Wednesday, 20 April 2011

Stuck in the middle with you

The Tory - Lib Dem coalition crystallises a monumental and frightening shift in British politics. Prior to the General Election last year there was a misplaced belief that the combined support for Labour and the Lib Dems represented a 'progressive consensus'. The acts of the government – spawned from the policies of New Labour – show that this is clearly untrue. The consensus which prevails is that of individualism, competition and marketisation. This right-wing swing means it's absolutely crucial that those on the left oppose the Alternative Vote – and the Lib Dems, by showing their true colours, are the ones to blame.

The arguments forwarded by the anti-AV brigade are largely flawed and self-defeating. Mehdi Hasan produced a terrific critique in the latest New Statesman:
The Alternative Vote isn't a foreign system. From trade unions to workplace committees, professional societies to student groups, millions of Britons already have experience of voting under AV. It doesn't require expensive voting machines, or cost £250m ... AV isn't a "confusing system" (David Cameron) or "fiendishly complicated" (Daily Mail). If the Australians can manage to rank candidates in a 1-2-3 order, so can we. AV doesn't automatically result in hung parliaments: over the past 100 years, Australia has had fewer hung parliaments under AV than the UK has had under FPTP. Meanwhile, Canada, despite using FPTP, has been beset by hung parliaments in recent years.
The arguments forwarded by the No to AV campaign are largely uninspiring because they are extolled by reactionary and conservative Westminster traditionalists. Arguments of complication and cost are largely irrelevant in terms of electoral reform and we should strive for a genuinely proportional system whatever the intellectual or financial cost. However AV is not a proportional system and – whatever the outcome of the referendum – it will delay moves to proportional representation. Furthermore – and by far the most compelling argument against AV – it will further entrench a centripetal party system which is becoming increasingly bland, centralised and uninspiring.

The key argument against AV is that – far from increasing choice – AV acts to eliminate differences between parties and, therefore, reduces choice. Parties are forced to compete for second preference votes and this, inevitably, blunts radicalism and forces parties to compete for the centre ground. The coalition has forced the shift of the political playground to the right and, as a result, Labour will have to further reconfigure their policies in line with market forces in order to win second preference votes from Tories and Lib Dems. For this reason – and to ensure Labour doesn't slip further to the right – the Alternative Vote should be opposed by socialists and progressives and we should champion a genuinely proportional system.
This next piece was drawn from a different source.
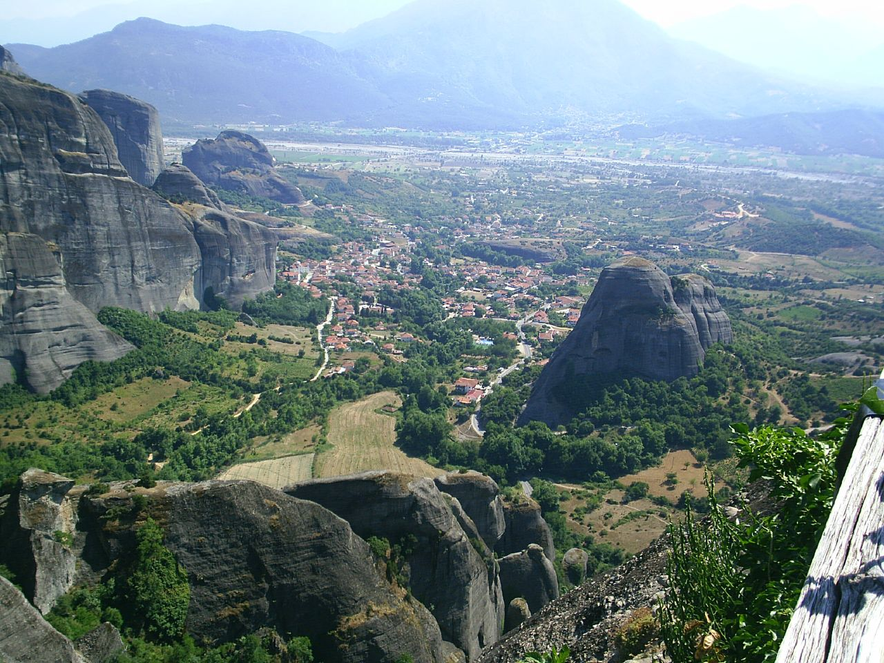 M4011M-1402
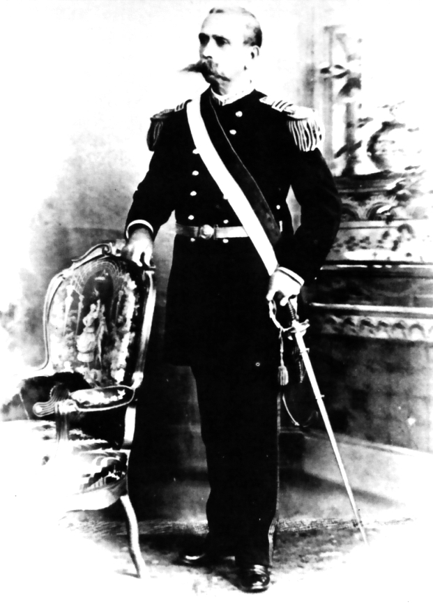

AV is not about increasing representation or democratisation, it is about ensuring the supremacy of liberal individualism and marketisation. We stand at a political crossroads: the expenses scandal – coupled with the Lib Dems' public sacrifice of manifesto commitments – has eroded people's faith in government; the organised labour movement – facing an unprecedented assault on public services – is reawakening from its slumber to lead the fightback. It is hoped that AV will be a political apathy panacea but, in the long term, by encouraging the convergence of party politics, the erosion of public support in government will be even greater.

Prior to the General Election, Nick Clegg described the Alternative Vote as "a miserable little compromise" (NB: he may have been describing himself). It pains me to say it but, with regards to that quote, I agree with Nick.


Strafio said...

Do you have to be a dull generic centrist to win majority support? Is that what makes a candidate popular? Most parties used a form of AV to elect their leaders - are Ed Milliband, Nick Clegg and Caroline Lucas "dull centrists"? Are Ken Livingstone and Boris Johnson who won mayoral elections under AV "dull centrists"?

I think that to win high preferences you need to stand out. You need to understand problems and have creative solutions to them. It won't be enough to appeal to armchair ideology of a small faithful.

More importantly, independents and smaller parties will no longer be squeezed by tactical voting. With new contenders having a fairer chance, I think that voters will have more choice.

Credit for at least presenting an intelligent argument rather than going along with the inane scaremongering of our mainstream opponents! :)

Anonymous said...

Yeh disagree entirely. Majority support isn't alwasy for the most average candidate. And the picture assumes you would number a preference who you genuinely didn't like, no-one would put a number next to someone they don't like.